There is a temporal association between every major influenza epidemic & an increase in the EMF exposure of the planet.
Beverly Rubik, whose work I have come across via MD4CE zoom meetings, gives an explanation in this Rumble video.
https://rumble.com/v30y8oi-adverse-health-effects-of-wireless-communication-radiation-by-berverly-rubi.html
The Comments section in the Daily Mail article about suggested genetic predisposition to immunity is encouraging.
I’ll take my chances with the risks from the disease rather than those of the jab!
That’s a sad indictment isn’t it?
I wouldn’t be surprised if Other Interests are frustrated that their JSO protestors had not yet achieved martyrdom due to an irate driver. Perhaps their view of human nature isn’t the same as that of the majority.
The JSO speaker in the video was correct on one key point though: “this government does not have our best interests at heart”.

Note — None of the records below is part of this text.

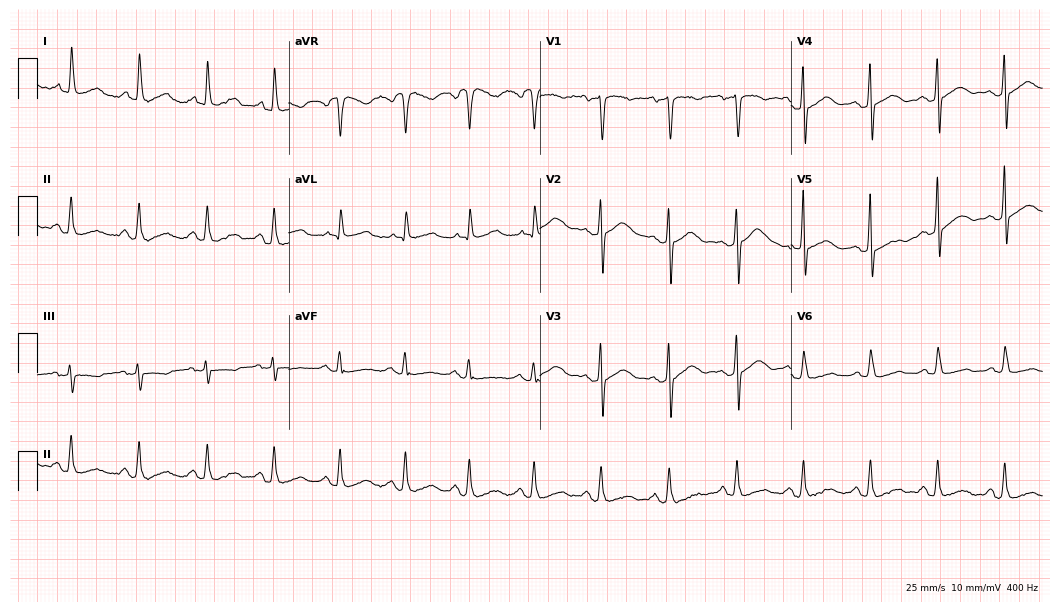
ECG — a 50-year-old male patient. Labelled as a normal ECG.
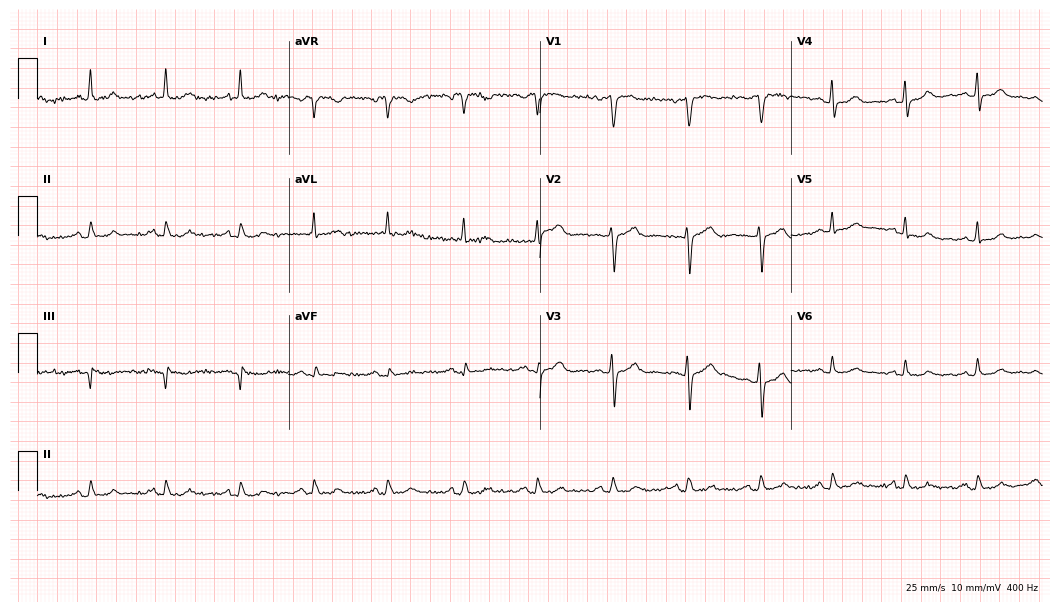
Electrocardiogram (10.2-second recording at 400 Hz), a 62-year-old woman. Overall reading on record: normal ECG.
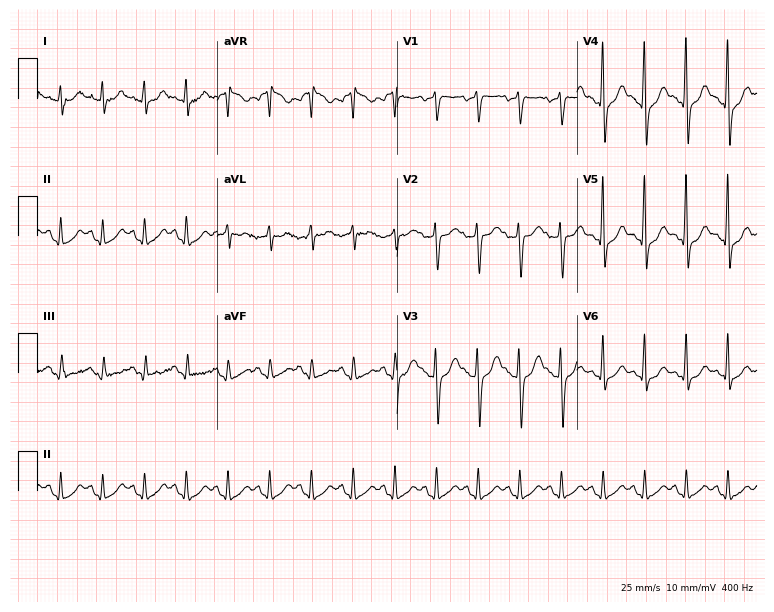
Resting 12-lead electrocardiogram. Patient: a 45-year-old female. The tracing shows sinus tachycardia (a sinus rate of 100 beats per minute or more).
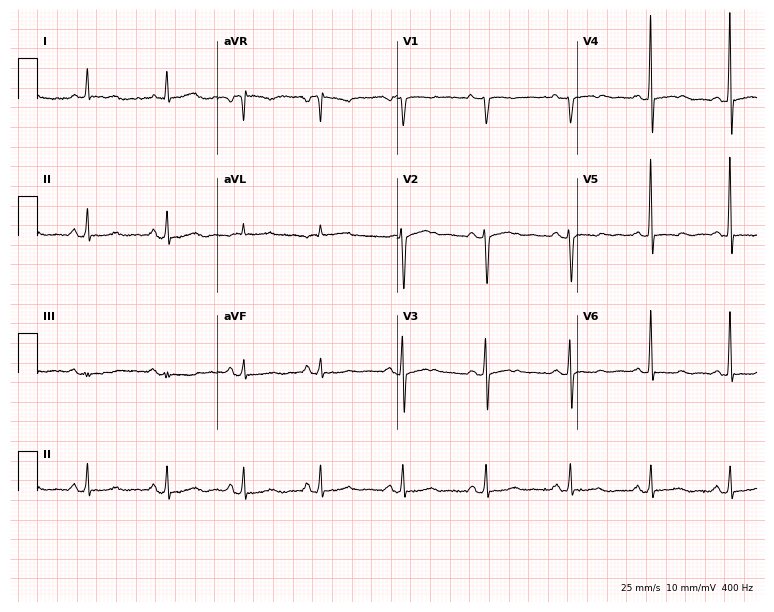
Electrocardiogram (7.3-second recording at 400 Hz), a woman, 57 years old. Of the six screened findings (first-degree AV block, right bundle branch block, left bundle branch block, sinus bradycardia, atrial fibrillation, sinus tachycardia), none is recorded.
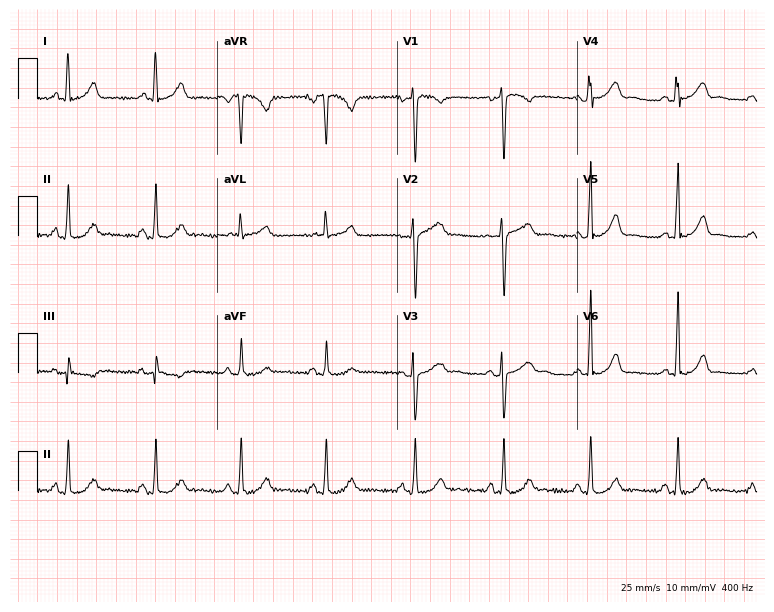
Standard 12-lead ECG recorded from a woman, 32 years old (7.3-second recording at 400 Hz). Read as a normal ECG.
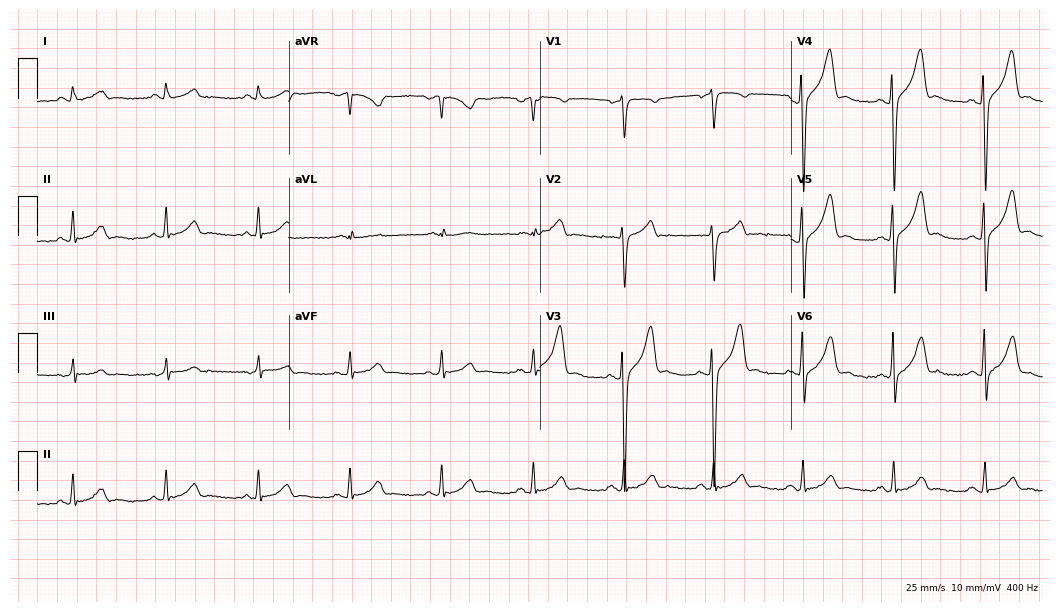
ECG — a 44-year-old male. Labelled as a normal ECG.

In the above article we find
Er, no. Where’s the evidence of this?
Then we get:
OK so we’re not eviscerating kids yet (though we seem to be encouraging them to have their ‘bits’ mutilated (reminds me of FGM outrage)), but we are sacrificing their future well-being on the altar of Green alarmism.
“Just Stop Just Stop Oil” my response to these entitled dweebs. As a paid up member of the middle classes, they are a disgrace to said middle class!
ps. W no more choose our class than we do our parents…
Reminds me of the song:
I’ve danced with a man, who’s danced with a girl, who’s danced with the Prince of Wales.